Australian domestic air travellers are no longer able to claim psychological trauma compensation under a change to laws that has only come into the spotlight through a Four Corners expose of the terrible consequences of the Pel-Air crash on nurse Karen Casey, who was seated exactly where the tiny jet broke apart when it was ditched near Norfolk Island in 2009.

What do the shocking revelations by Four Corners about the legal rights of the survivors of air crashes really mean?

At one level, they means that if your flight pancakes into the sea and breaks up around you and apart from the crippling back pain and other effects you remember nearly drowning and fighting for your life for the rest of your days, you don’t get psychological damages or compensation for post-traumatic stress disorder.

WTF?

For real. Had you been in a train crash, or cut out of your car six hours after it was pounded into a shredded metal box by a truck or bus, or rendered a mental wreck in an industrial accident, you could sue for personal and psychiatric damages or post-traumatic stress disorder.

But in 2013 Australia decided to harmonise its protections for the survivors of domestic air crashes with the Montreal Protocol, so now Pel-Air does not owe any compensation to victims of the crash.

The government did freakin’ what?

Governments in Australia have all been keen on “harmonising” our laws and regulations with those accepted as global protocols as well as multi- or bi-lateral trade or regulatory agreements. Trouble is, signing up for weasel words like “world’s best practice” and “harmonisation” can mean giving up the higher Australian standard for a plane load of shit, which is what we did, and what has happened to Karen Casey.

In things like the International Civil Aviation Organization aviation regulations and other broad international agreements there is only one box to tick when it comes to excellence or standards. Everyone can claim “we’re doing world’s best practice” when in fact we are doing the absolute minimum needed to sign up to whatever the deal is.

The requirements for that “box” are regularly negotiated down to whatever suits business clubs like the International Air Transport Association and ICAO, which are substantially run by the airlines for the airlines.

Things like human or consumer rights don’t even register. This is the dead hand of convenient conformity when it comes to international conventions and agreements.

Is anyone going to address this ridiculous state of affairs?

This is so embarrassing that Senator Nick Xenophon’s vow to introduce a private bill this May (next sitting sessions) might actually get traction. He is proposing legislation to restore the same rights to air travellers as citizens have in other accidents involving things that move you or can fall on you.

Xenophon had success doing something similar last week when he moved a disallowance motion to prevent aviation rules that degraded the standards by which aircraft repairs could be signed off by people other than licensed aircraft engineers.

It was a very strange episode, because the Labor senators voted with Xenophon to disallow changes made under the previous Labor government while the Coalition supported keeping them.

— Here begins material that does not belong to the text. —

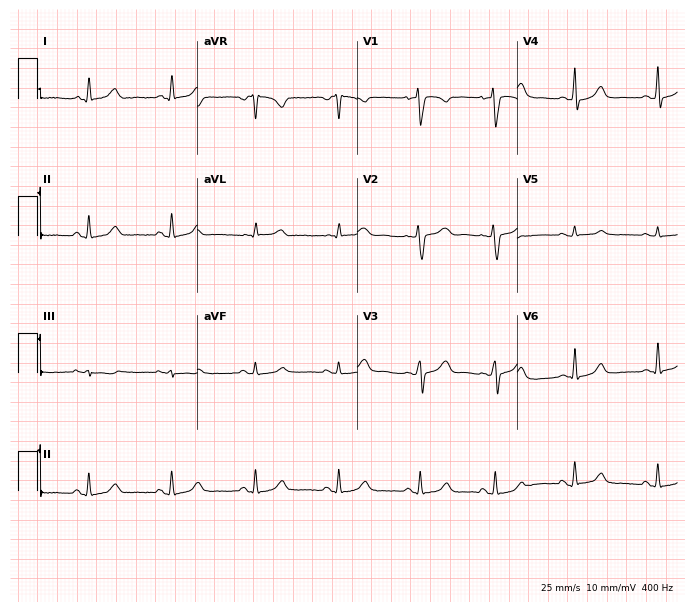
Resting 12-lead electrocardiogram. Patient: a 37-year-old female. Read as a normal ECG.
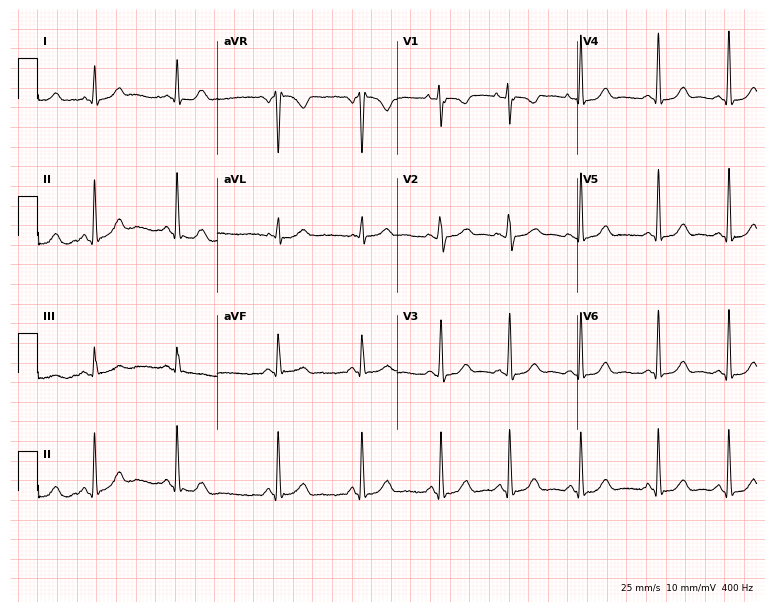
ECG — a woman, 25 years old. Labelled as a normal ECG.

What caused this to happen? 

I have not only been an aviation reporter for half a century, but I am also a disciple of Henry Maher and Peter Wilenski in public administration. Ministers rarely resist their department heads when it comes to buzz words like “protocols” and “best practice”. I don’t think they actually think about what it does to people.  If Anthony Albanese or Warren Truss actually thought about what has been going on in the aviation regulatory and legal spaces when they signed off or defended atrocities like the one perpetrated on Karen Casey then that was deliberate and calculated evil.

I don’t think they did much more than nod their heads at whatever their advisers pushed in front of them.

What about the Pel-Air crash anyhow? Where is it at? 

Where to start? A rotten-to-the-core safety regulator, the Civil Aviation Safety Authority, hid the truth about its own culpability in setting up the administrative vacuum in which Pel-Air was able to break dozens of rules or obligations; the safety investigator the Australian Transport Safety Bureau tried to pin it all on the pilot;  and the ATSB’s Canadian peers told them they had screwed up, also revealing in passing that the final report was preceded by turmoil within the ATSB as it wrestled with its direction in the final months before it was released.

That ATSB report is now being redone, unfortunately by the ATSB, possibly adding to the damage this episode has done to Australia’s air safety reputation, and to the lives of all onboard the Pel-Air flight, including Bernie Currall, the patient, who died earlier this month.

The outcome of broad legal action by Ms Casey against Pel-Air in the NSW Supreme Court hasn’t yet been determined.